After the Bear Stearns Bailout – Waiting for the Other Shoe to Drop?
Late Sunday night, in a conference room high up at the troubled investment bank’s Midtown headquarters, Bear Stearns allowed itself to be sold to JPMorgan at the fire sale price of $2 per share, in order to avoid impending bankruptcy. At $236 million for the extensive prime brokerage and clearing operations of the 85-year old investment bank, JP Morgan seems to have gotten a better deal on Bear Stearns than anyone can remember since the last Barney’s warehouse sale.
Indeed, some high flying hedge-fund managers have paid more for their vacation homes than Jamie Dimon, CEO of JP Morgan Chase paid for the entire Bear Stearns operation, including the bank’s Madison Ave headquarters, said to be worth at least a billion on its own.
The federal government not only blessed the transaction, but heavy-handedly shepherded it through the regulatory framework, as the Federal Reserve and Treasury department officials conferred with dealmakers on both sides of the equation and agreed to float a $30 billion credit line to guarantee Bear’s extensive trading obligations and hopefully stave off a credit market melt-down. However, the bailout leaves many consumers wondering when they will receive the same type of relief on their individual subprime mortgages, as the rug is pulled out from under them, and they default on their mortgages while waiting for their stimulus package checks to arrive in May (too little, too late?)
For a firm that traded at $170 per share as recently as January 2007, and was still hovering around $84 per share at the close of the 2007 fiscal year in November 2007, the old-school investment bank’s reversal of fortune is that much more stunning.
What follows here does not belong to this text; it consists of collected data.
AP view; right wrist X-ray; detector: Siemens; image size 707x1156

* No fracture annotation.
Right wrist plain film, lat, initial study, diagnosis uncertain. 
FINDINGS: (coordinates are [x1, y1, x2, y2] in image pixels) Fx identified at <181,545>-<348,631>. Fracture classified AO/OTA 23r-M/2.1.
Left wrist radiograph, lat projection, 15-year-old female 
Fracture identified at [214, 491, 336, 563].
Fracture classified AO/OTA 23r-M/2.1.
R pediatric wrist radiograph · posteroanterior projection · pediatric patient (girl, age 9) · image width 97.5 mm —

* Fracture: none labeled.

However, trouble had been brewing for months at Bear, which was hit harder even that other investment banks, had written down billions in the wake of the sub-prime debacle and had untold billions more in subprime-related exposure.
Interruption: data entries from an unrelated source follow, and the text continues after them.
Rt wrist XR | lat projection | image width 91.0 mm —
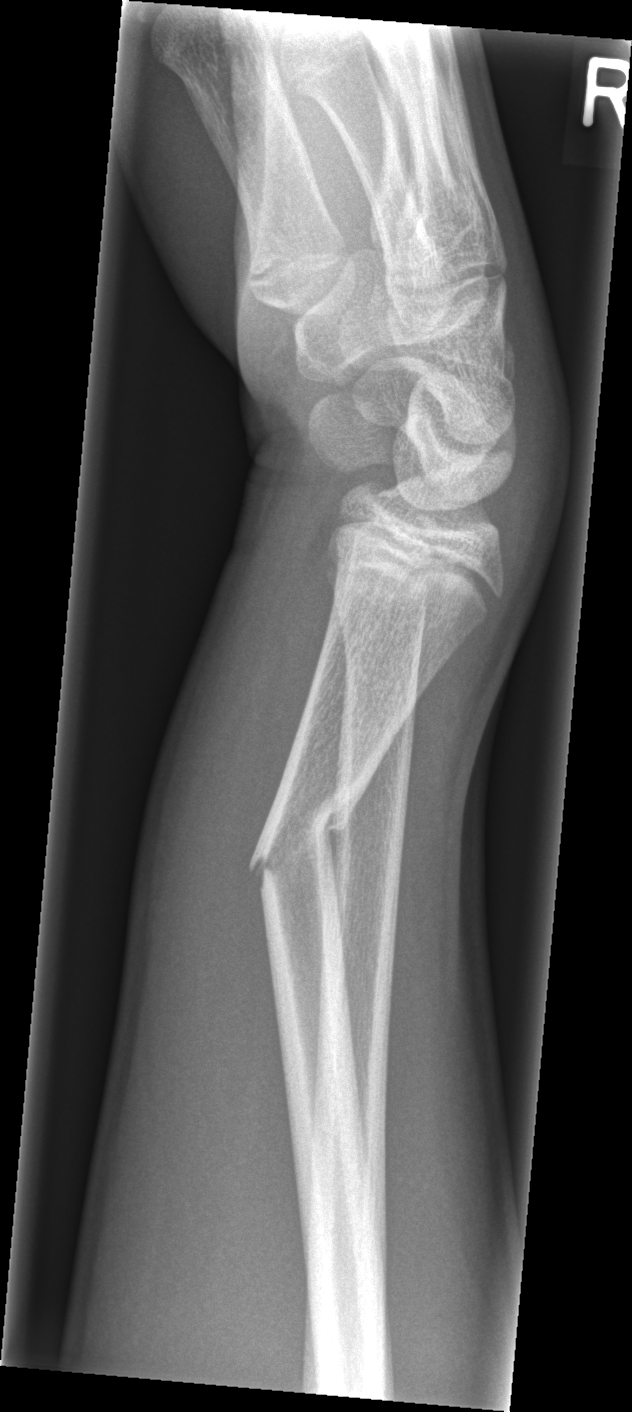

(bounding boxes in image-pixel xyxy)
Fracture: 1 @ (left=245, top=796, right=358, bottom=897)
AO/OTA: 22r-D/4.1; 23u-E/7
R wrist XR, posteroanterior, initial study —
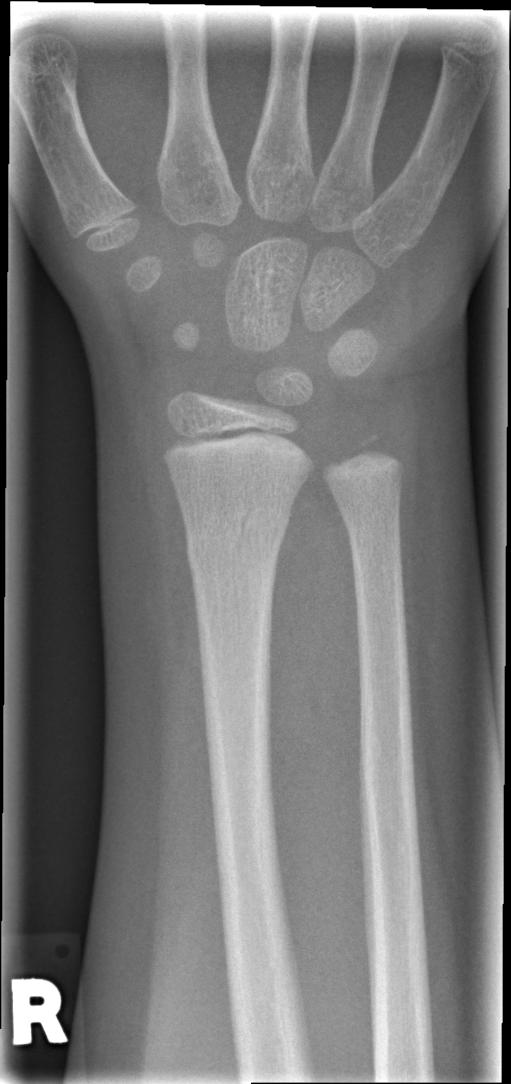
• AO code 23r-M/2.1.
• Fracture identified at [x1=183, y1=504, x2=295, y2=574].
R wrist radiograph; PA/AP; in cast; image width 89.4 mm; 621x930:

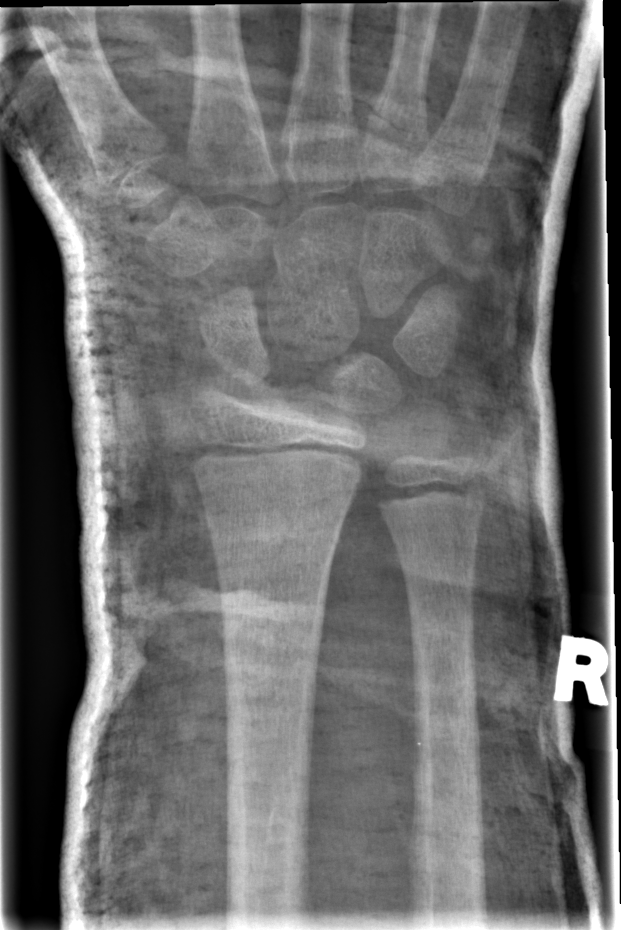 {"ao": "23r-M/2.1", "fracture": "present but not clearly seen in this view"}

On Tuesday morning, the post-Bear talk on Wall Street is … will another shoe drop? Investors are bracing for another volatile week in the markets, and there is concern that another run on a financial institution plagued by mortgage-related debt could touch off a wave of devaluation of financial firm assets. These fears are causing a serious crisis of confidence on Wall Street, amid the final realization that we are in an actual recession, and not just “tough times,” or “a hard spot,” as various White House representatives have euphemistically claimed.
One thing is certain – the classic moral hazard concern that financial actors will not behave in fiscally responsible, risk-minimizing ways if they expect to be bailed out of their mistakes applies to retail consumers and financial institutions alike.